[TASK DESCRIPTION]:
Please work out how many lines below contain the word "Access", and reply with only that number.

[GIVEN RECORDS]:

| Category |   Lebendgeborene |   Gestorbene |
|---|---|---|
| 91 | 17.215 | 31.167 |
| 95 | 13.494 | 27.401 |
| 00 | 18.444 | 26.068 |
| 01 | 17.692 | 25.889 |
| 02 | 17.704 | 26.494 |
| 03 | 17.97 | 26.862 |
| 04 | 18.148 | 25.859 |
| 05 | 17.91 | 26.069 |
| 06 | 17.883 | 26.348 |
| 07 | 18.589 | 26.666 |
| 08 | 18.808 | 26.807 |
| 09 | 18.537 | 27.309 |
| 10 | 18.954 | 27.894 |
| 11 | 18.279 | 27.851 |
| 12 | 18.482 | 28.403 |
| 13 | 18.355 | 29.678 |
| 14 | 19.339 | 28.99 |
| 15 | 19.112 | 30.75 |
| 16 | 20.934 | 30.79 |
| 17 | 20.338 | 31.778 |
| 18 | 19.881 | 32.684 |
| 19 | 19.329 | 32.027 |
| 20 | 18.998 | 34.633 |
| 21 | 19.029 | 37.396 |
==
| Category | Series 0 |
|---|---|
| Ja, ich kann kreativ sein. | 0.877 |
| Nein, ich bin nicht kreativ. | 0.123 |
==
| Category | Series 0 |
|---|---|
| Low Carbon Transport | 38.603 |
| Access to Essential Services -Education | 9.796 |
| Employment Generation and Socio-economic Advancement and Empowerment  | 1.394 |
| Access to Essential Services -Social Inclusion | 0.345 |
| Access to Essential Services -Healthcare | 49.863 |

[WORKED SOLUTION]:
3